Thursday, May 20, 2004

Get outta my mouth
Get outta my head
Get outta my mind
Stop puttin' words in my head
Get outta my mouth
You're nothing but trouble
Get outta my life
Get out of me
Out of me (out of me)


TLC - Dear Lie

you really got me going, you got me so I don't know what I'm doing
yea, you really got me now, you got me so I can't sleep at night
yea, you really got me now, you got me so I don't know what I'm doing
You really got me

The Kinks
http://www.lyricsxp.com/lyrics/y/you_really_got_me_the_kinks.html

How many times do I have to say
To get away-get gone
Flip your shit past another lasses
Humble dwelling
You got your game, made your shot, and you got away
With a lot, but I'm not turned-on
So put away that meat you're selling
Cuz I do know what's good for me-
And I've done what I could for you
But you're not benefiting, and yet I'm sitting
Singing again, sing, sing again
How can I deal with this, if he won't get with this
M'I gonna heal from this; he won't admit to it
Nothing to figure out; I gotta get him out
It's time the truth was out that he don't give a
Shit about me
How many times can it escalate
Till it elevates to a place I can't breathe?
And I must decide, if you must deride
That I'm much obliged to up and go
I'll idealize, then realize that it's no
Sacrifice, because the price is paid, and
There's nothing left to grieve
Fuckin go-
Cuz I've done what I could for you, and I do know what's
Good for me and I'm not benefiting, instead
I'm sitting singing again, singing again, singing again,
Sing, sing, sing again
How can I deal with this, if he won't get with this
M'I gonna heal from this; he won't admit to it
Nothing to figure out; I gotta get him out
It's time the truth was out that he don't give a
Shit about me

Fiona Apple - "Get Gone"
http://www.azlyrics.com/lyrics/fionaapple/getgone.html

Why do we
Crucify ourselves
Every day
I crucify myself
Nothing I do is good enough for you
Crucify myself
Every day
And my heart is sick of being in chains


Tori Amos - "Crucify"
http://www.azlyrics.com/lyrics/toriamos/crucify.html

You really got me this time.

The words of a dozen love gone wrong songs fill my head as I try desperately to grasp what has happened today.

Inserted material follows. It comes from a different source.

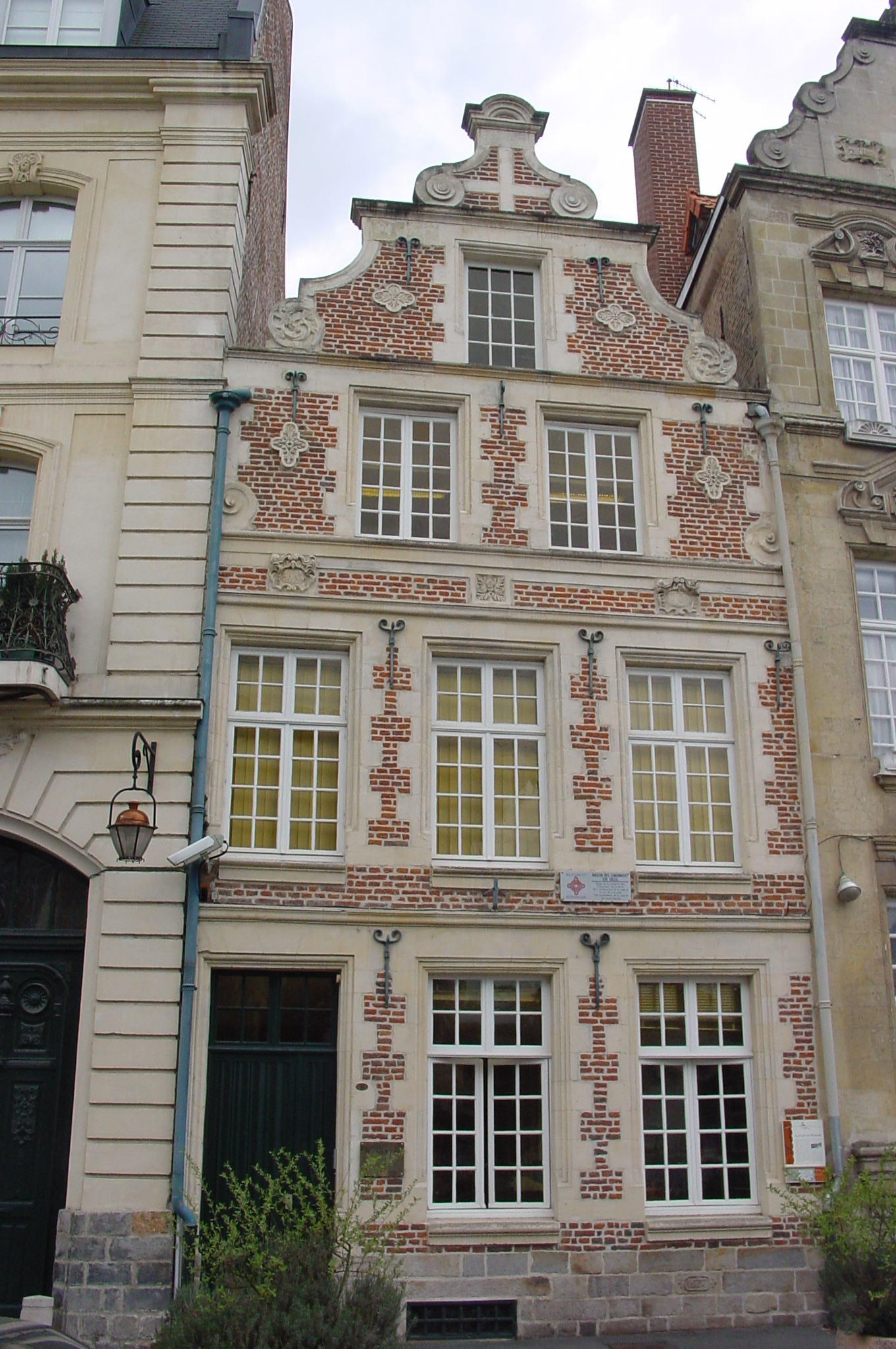 la "Maison des Canonniers" à Cambrai, exemple d'architecture flamande du 17e siècle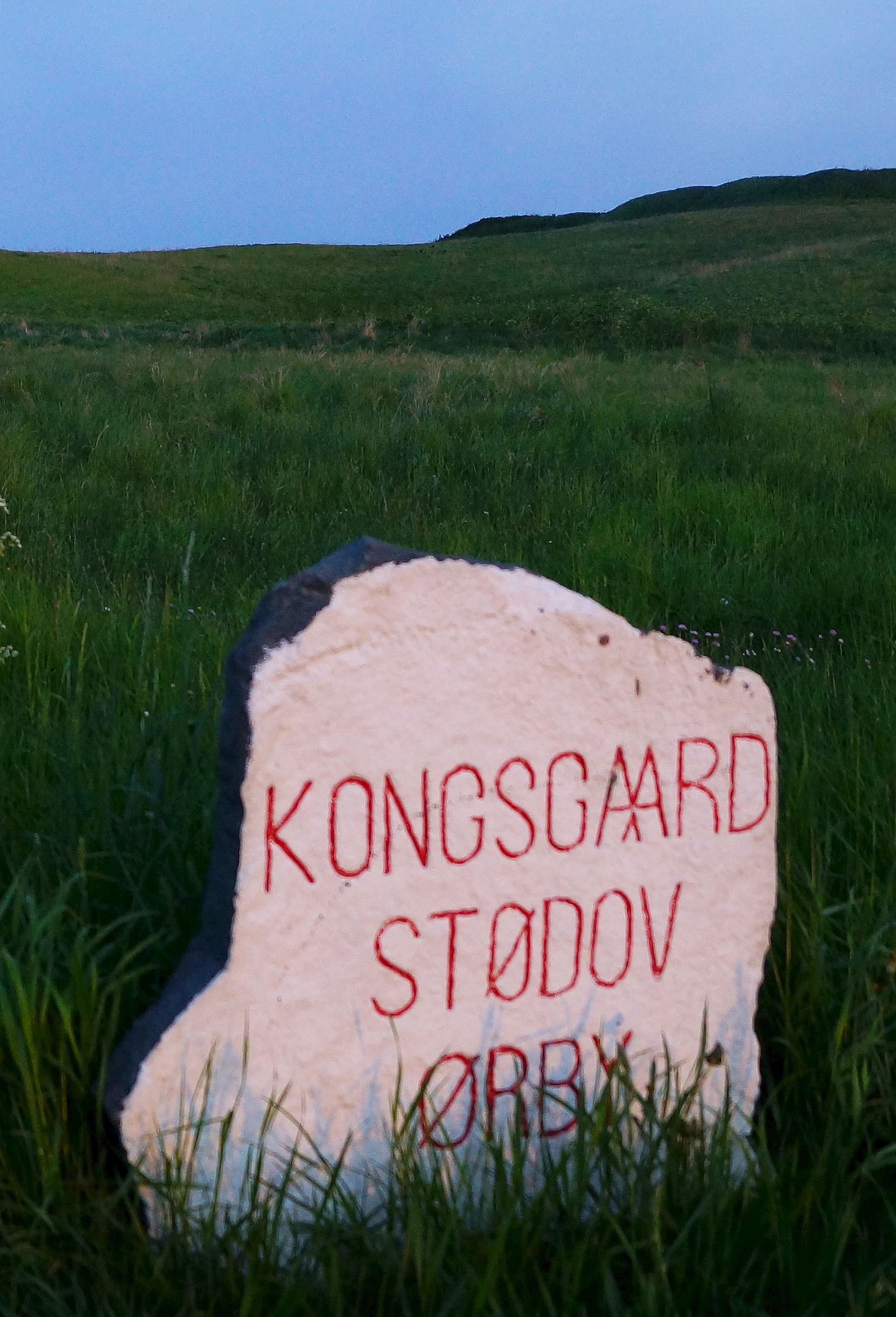 Vejvisersten ved Begtrup Vig og Dragsmur 3

I went to sleep last night envisioning our lives together and I was awoken this morning...

I feel so beaten - defeated. Talk about flogging a dead horse. I've been through this with you at least a half dozen times. I suppose that says more about me than you.

I truly believed you when you said you wanted to spend your life with me. I thought this was the logical next step for us. I thought our time had finally come.

36 hours later you change your mind and tell me via text.

I feel like a fool - a moron. Like this will happen to me my whole life. That I will love and not be loved back the same way just as it has been in every previous relationship.

Ronan said...

“I miss the way you looked into my eyes when we were in the car together; the way you touched the back of my hair and stroked my face.”

“I miss feeling loved when you kissed me.”

This all reminds me very much of Duncan, who always “loved” me, was always apologetic and who always dumped me without warning.

Ronan as Duncan and Jason as Mike?

As my life repeats itself over and over again.

Jason loves me, a lot, but just “not that way”. Yet he is ridiculously sexually attracted to me – even more so than to his girlfriend. He flew here from Belfast just to spend one day with me.

So what do I do to stop my life from going 'round in circles? Counseling, dieting, career, school, friends – what? I feel I've done so many things that have taken me so far away form where I was before (not just physically, but mentally). Yet once my life starts going forward again, it's like the tape got stuck and I'm living it over in different places with different people, but the story is always the same.

All around me are familiar faces, worn out places, worn out faces.” -Mad World, Gary Jules

I've met people form different countries, different cultures, all around the Western World and still my life continues to be just like it was at Gavit High School in Hammond, Indiana with the boy from down the street. Why? I've not only moved, but I've also had many life experiences which have completely changed my way of thinking and how I live my life.